Figure 3. Top1-mediated Ribonucleotide Removal Affects Multiple Phenotypes

(A) Flow cytometry analysis. In each histogram, the horizontal axis represents the fluorescence parameter and the vertical axis represents the number of cells. Plotted black lines represent the raw data and the smoothed data generated by ModFit software analysis. The gray shaded areas represent cells in G₁ or G₂/M phases, the striped area represent cells in S phase. (B) The percentage of cells in each stage of the cell cycle was calculated based on flow cytometry analysis of DNA content. The experiment was performed in triplicate, data are displayed as the mean % cells ± standard error. *, P = 0.023, **, P = 0.0136 (two-tailed Student’s t tests). (C) Measurement of dNTP pools. Each strain genotype was independently analyzed twice. The data displayed represents the mean total dNTP abundance ± standard error. *, P = 0.0032 (two-tailed Student’s t test). All strains harbor the pol2-M644G mutant allele. (D) A quantitative HU-survival assay was performed by plating G₁-arrested cells onto YPDA agar ± 150 mM HU. The graph represents data for the indicated pol2-M644G mutant strains from three independent experiments with % survival calculated as the percentage of surviving cells compared to the untreated control (± standard error). *, P < 0.0001 (two-tailed Student’s t test). (E) Ten-fold serial dilutions of exponentially growing cells spotted onto YPDA agar plates (untreated) or exposed to 150 mM HU. (F) The specific mutation rate of 2-5 bp deletions in repeat sequences was determined by sequencing a collection of 5-FOA-resistant colonies from each strain. The orientation-dependent difference in mutation rate results from a 2-base deletion hotspot that is only observed in URA3-OR2.

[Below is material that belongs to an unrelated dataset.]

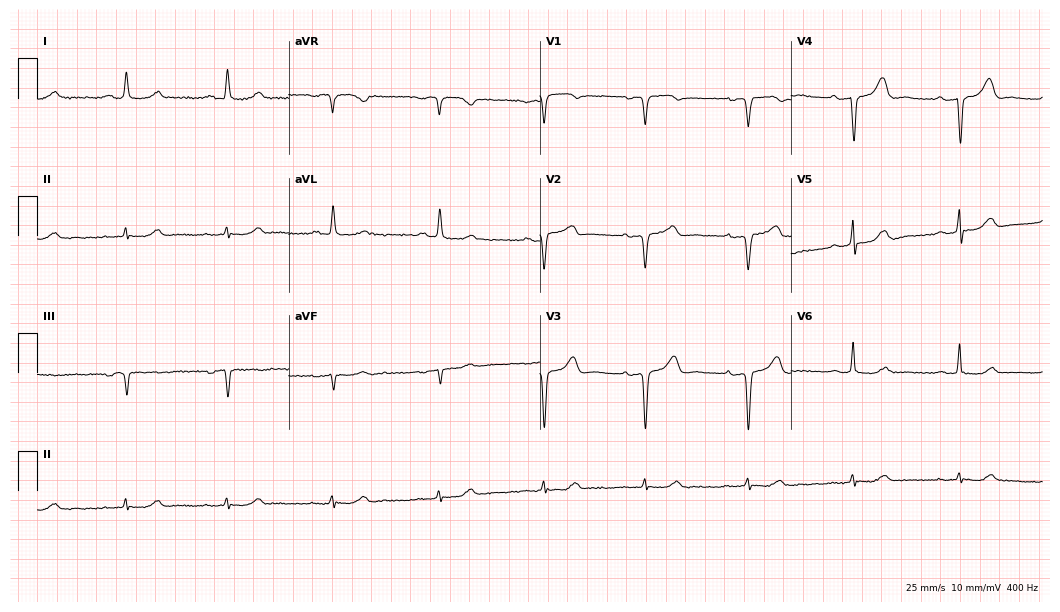
Electrocardiogram (10.2-second recording at 400 Hz), an 80-year-old female. Of the six screened findings (first-degree AV block, right bundle branch block (RBBB), left bundle branch block (LBBB), sinus bradycardia, atrial fibrillation (AF), sinus tachycardia), none is recorded. Findings outside these six are not listed.

Figure 4. A Model Depicting Pathways of Ribonucleotide Removal from DNA

Ribonucleotides incorporated into genomic DNA by Pol εare normally repaired during RER. Loss of RNase H2 activity (rnh201Δ) results in unrepaired ribonucleotides that are targets for Top1. Results from this study show that cleavage and removal of ribonucleotides from genomic DNA by Top1 is the cause of several genome instability phenotypes in yeast that include spontaneous mutagenesis, replicative stress and checkpoint activation. Genome instability may arise during processing of the “dirty” unligatable DNA ends created by Top1 cleavage, possibly generating DNA nicks, double-strand breaks (DSBs) and/or recombination. The red triangle indicates the position of the 2′,3′-cyclic phosphate.